Assessment of Organizational Performance in Paper Products Manufacturer Company using Balanced Scorecard and TOPSIS Hamidreza Feili Assistant Professor, Department of Industrial Engineering, Karaj Branch, Islamic Azad University, Karaj, Iran ([email protected])

Mojtaba Qomi B.Sc., Department of Industrial Engineering, Karaj Branch, Islamic Azad University, Karaj, Iran ([email protected])

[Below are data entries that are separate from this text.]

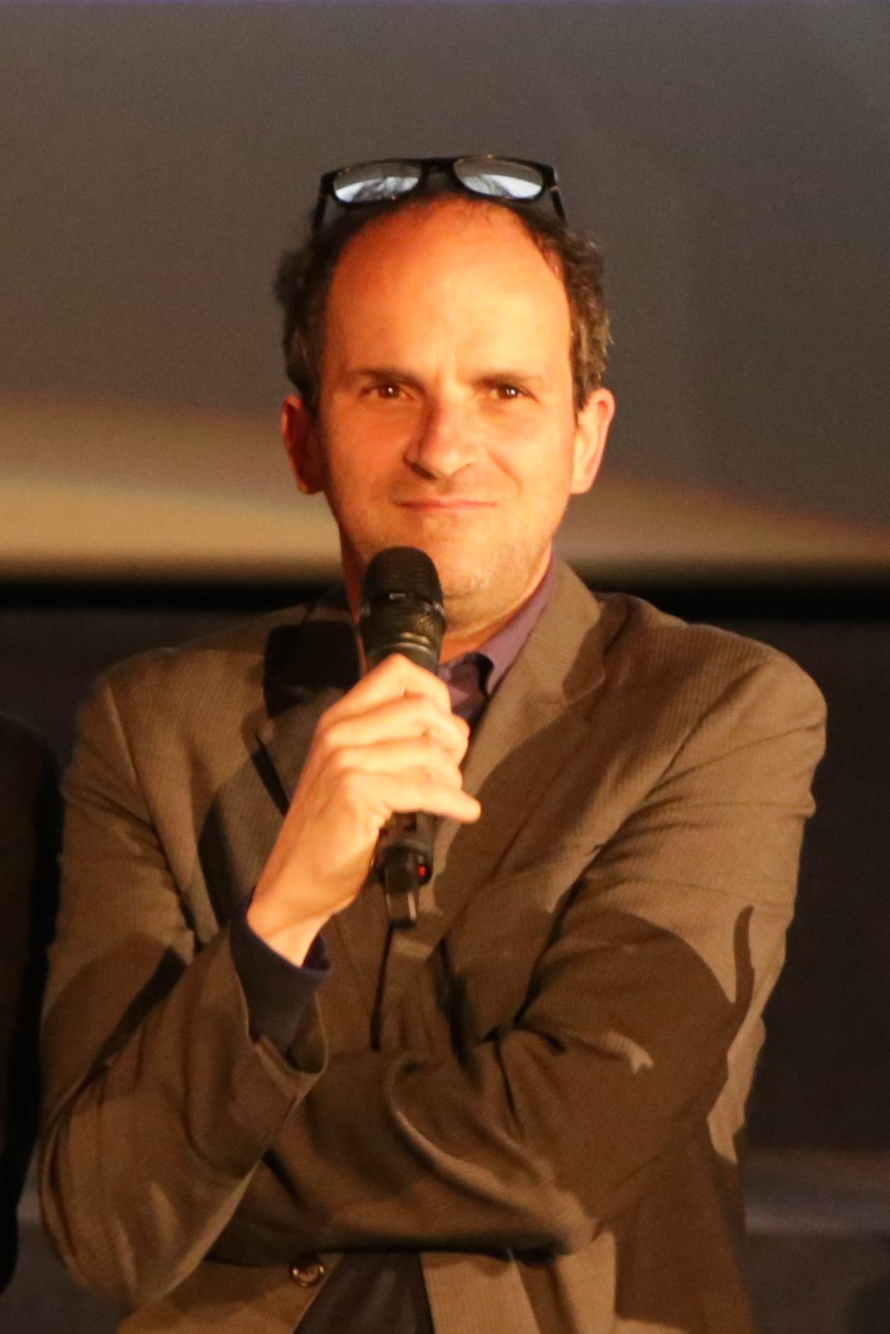 Lors de l'avant 1er du film Barbecue
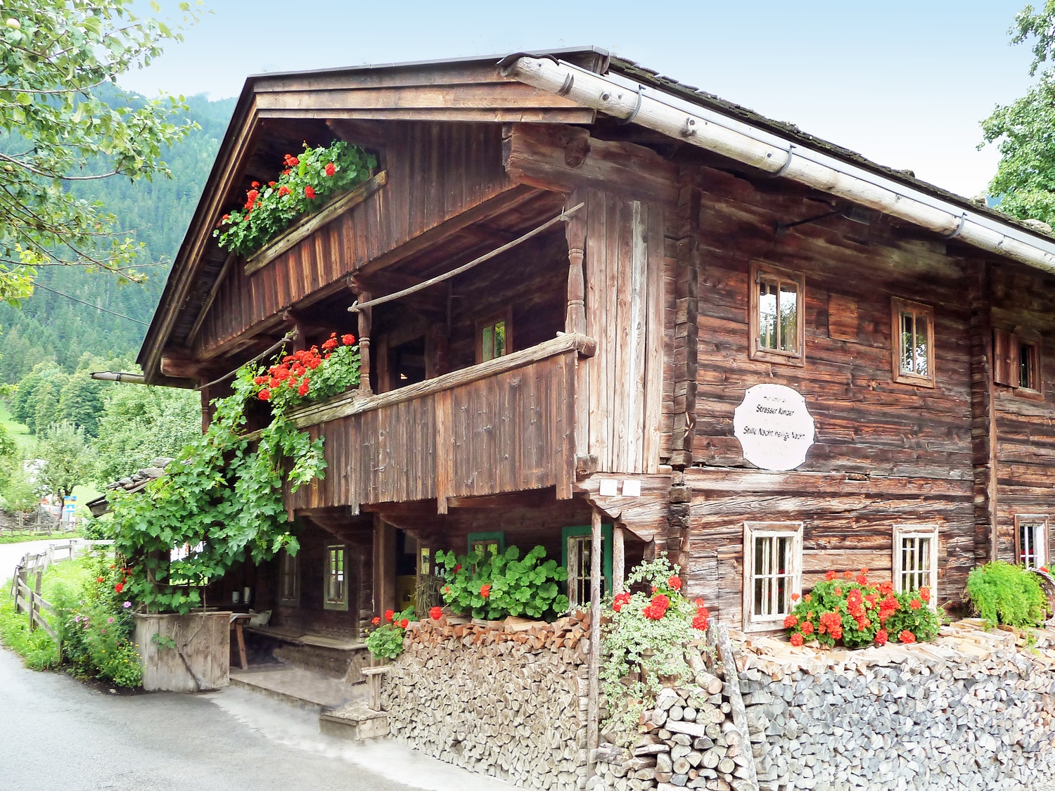 Ehemaliges Wohnhaus der Familie Strasser in Laimach (Gemeinde Hippach) im Zillertal. Ihr entstammte die Gesangsgruppe Geschwister Strasser This media shows the remarkable cultural object in the Austrian state of Tyrol listed by the Tyrolean Art Cadastre with the ID 15047. (on tirisMaps, pdf, more images on Commons, Wikidata)
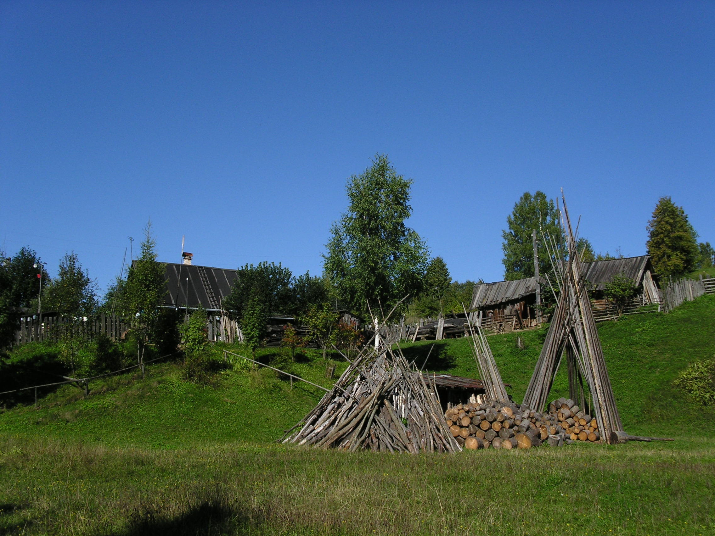 Bykovka village outskirts. Perm Region. Околица деревни Быковка. Пермский край
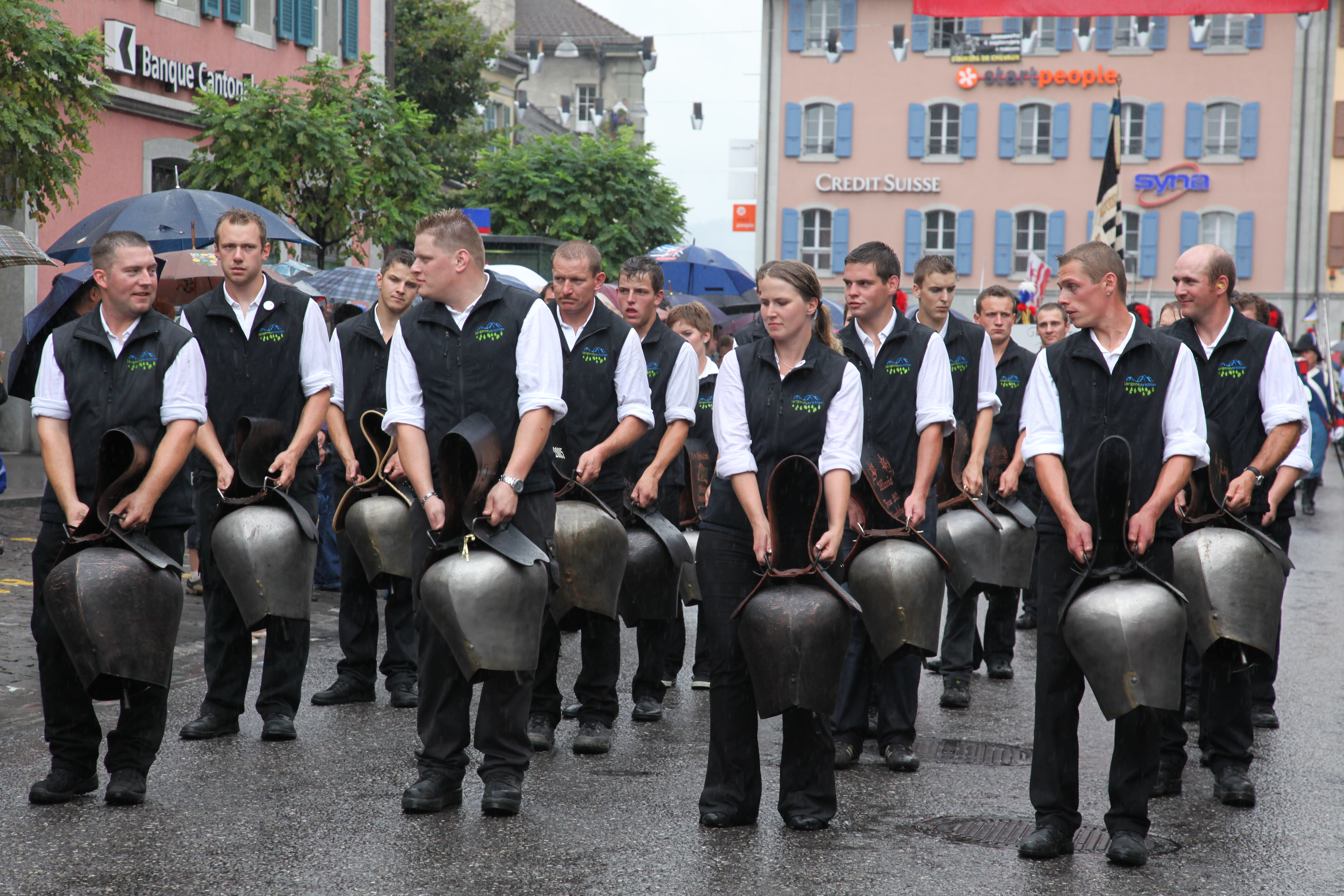 Instantanés de la Fête fédérale des sonneurs de cloches à Bulle (canton de Fribourg en Suisse). Cortège du 4 septembre 2011. Umzug vom sonntag 4. September durch die Stadt Bulle. Photo: Pierre Schwaller
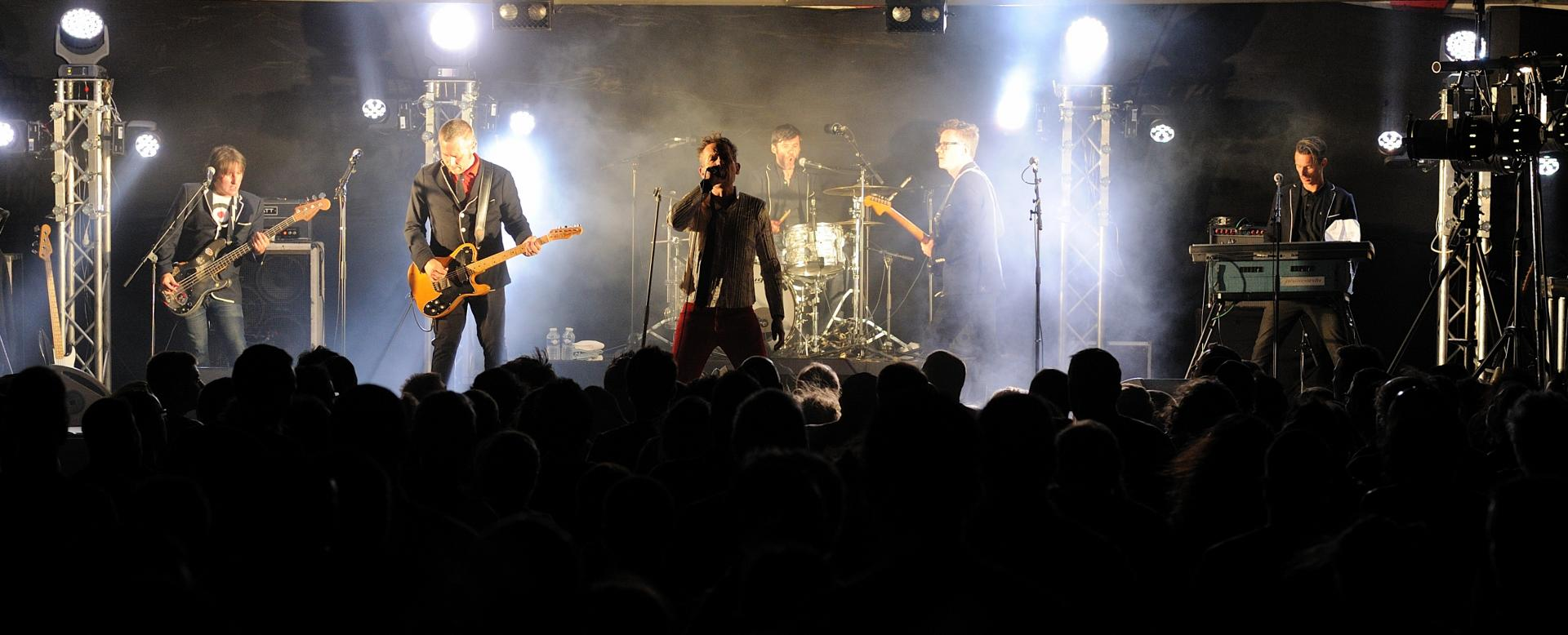 St-Jeure d'Ay singes heureux 1

Shayan Akbari B.Sc. Student, Department of Industrial Engineering, Karaj Branch, Islamic Azad University, Karaj, Iran ([email protected])

Sepideh Madani Mohammadi B.Sc. Student, Department of Industrial Engineering, Karaj Branch, Islamic Azad University, Karaj, Iran ([email protected])

Hossein Asadipour B.Sc. Student, Department of Industrial Engineering, Karaj Branch, Islamic Azad University, Karaj, Iran ([email protected])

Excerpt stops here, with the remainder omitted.